> [Dataset content]:
☆ ☆ ☆ ☆

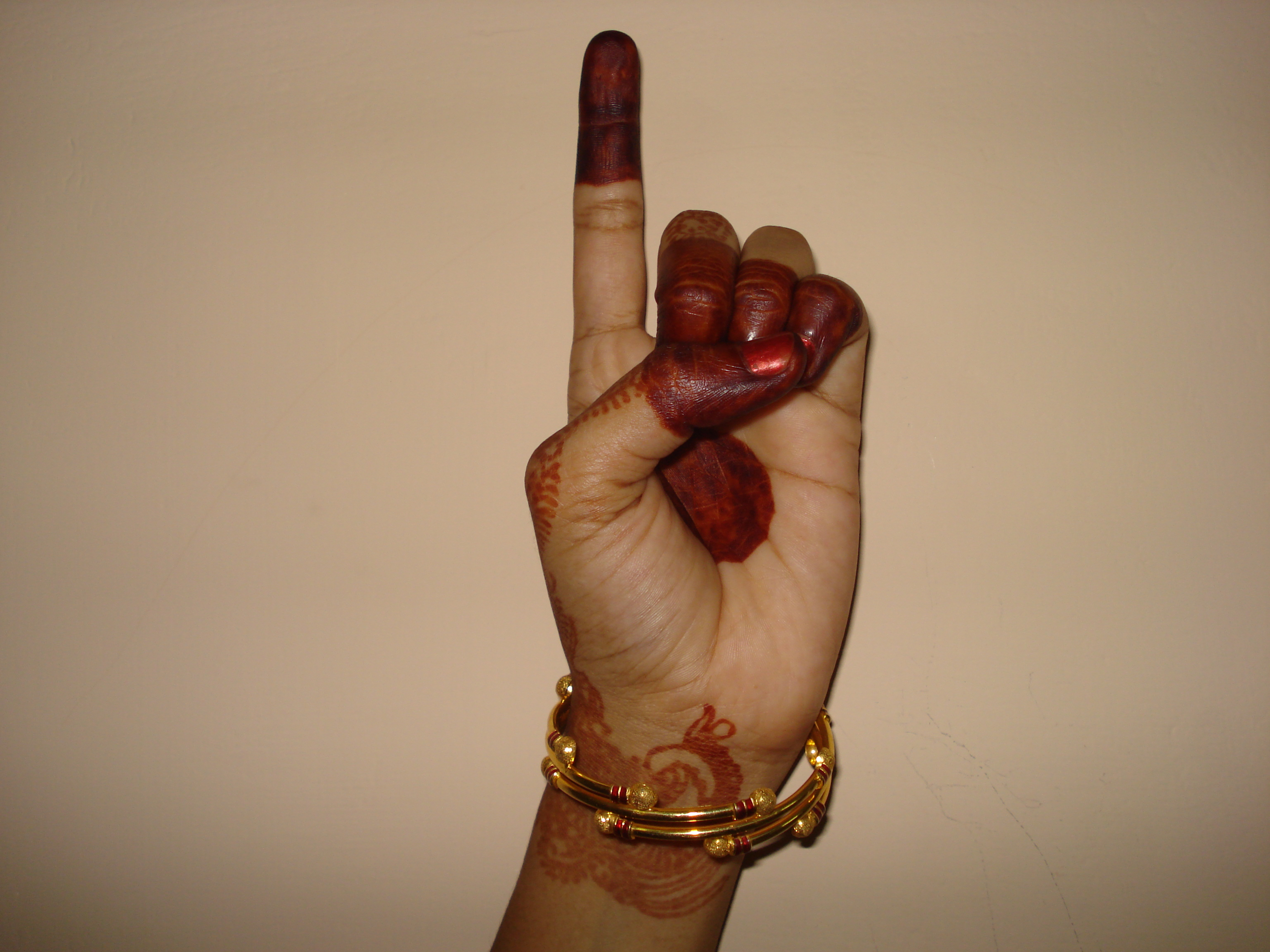 സുചീഹസ്തം
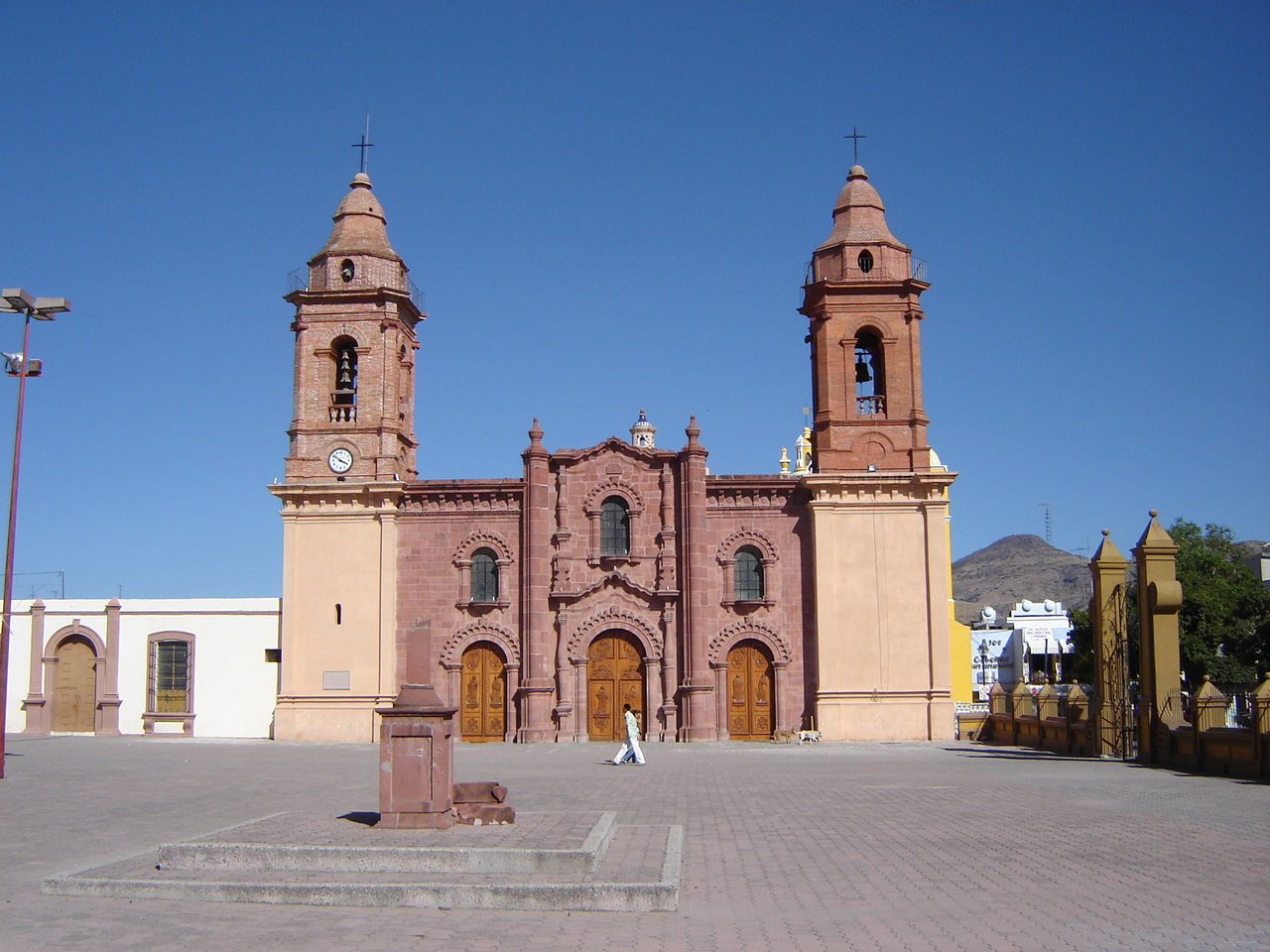 Catedral de San Juan Bautista
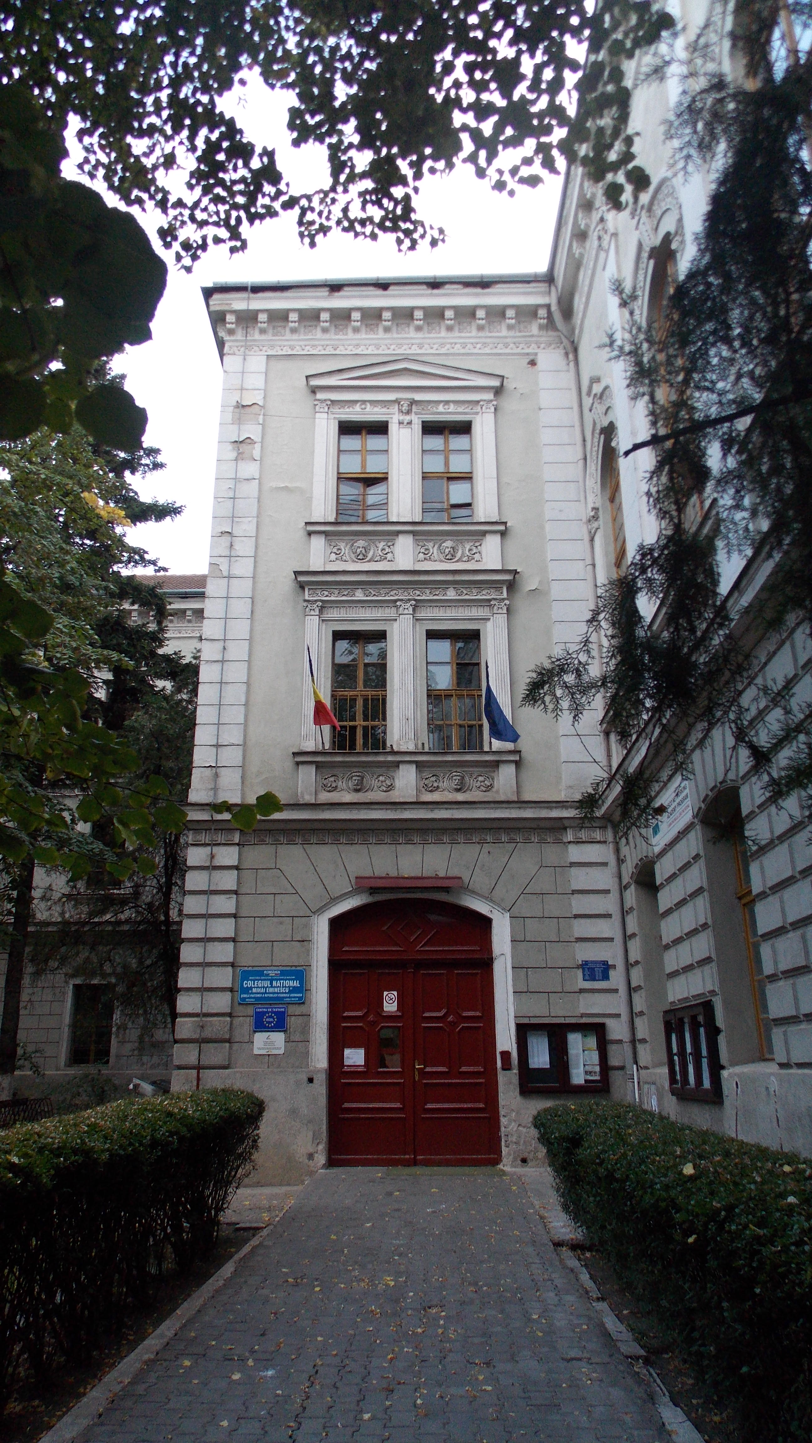 Colegiul Național "Mihai Eminescu", fosta mănăstire și Gimnaziu Premonstratens și Academie de Drept

☆ ☆ ☆ ☆

> [Exercise description]:
Copy every line above exactly; images stay out.

> [Answer box]:
 സുചീഹസ്തം
 Catedral de San Juan Bautista
 Colegiul Național "Mihai Eminescu", fosta mănăstire și Gimnaziu Premonstratens și Academie de Drept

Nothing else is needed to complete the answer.